The result for the example is that the number of focal points the NPC will use is only two, instead of five, as provided by the path of the mental map. A solution like that will not only produce, most likely, the lesser number of path nodes ever, but even will improve the human behaviour simulation.

Consider a real person in the same context of the NPC of the linked image (the building is a church). Throw away all the paths and focal points, and imagine how he behaves in that context. If he decides to follow the path that our NPC will use, he certainly goes straightforward, until the encumbrances of the buildings will allow him.
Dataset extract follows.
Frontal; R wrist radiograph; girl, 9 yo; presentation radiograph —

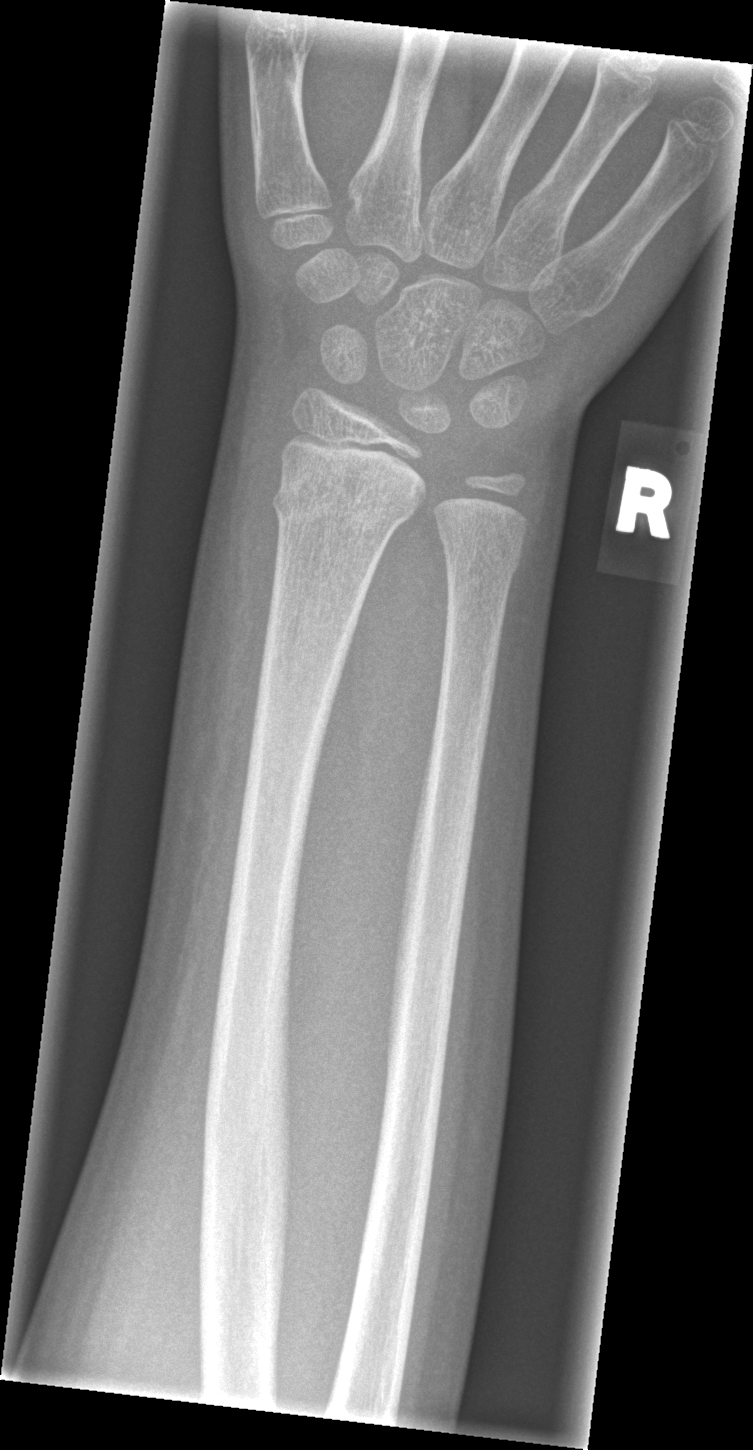

(boxes as x1,y1,x2,y2 (top-left / bottom-right, pixel units))
Fracture = 2 @ (left=269, top=468, right=420, bottom=534) (left=439, top=537, right=526, bottom=583)

Then, he will start to turn (a bit in advance respect to the focal point) to go another time straight until the building will allow him, or until he reaches his target.

Please note that here there has been an almost completed discussion about the Mental Map of the BPF. Nonetheless, in the last article I prefer to talk again about that part, because its better implementation should consider some other factors.

How a Path Finding model for innovative games should be?

Coming back to the general discussion of this topic, we can say the generation games and, especially, the innovative games, in the early future will have the need to have more features and better performance. Also, we will have the need to reach those performance without putting complexity over complexity on an AI model that does not already provide those features.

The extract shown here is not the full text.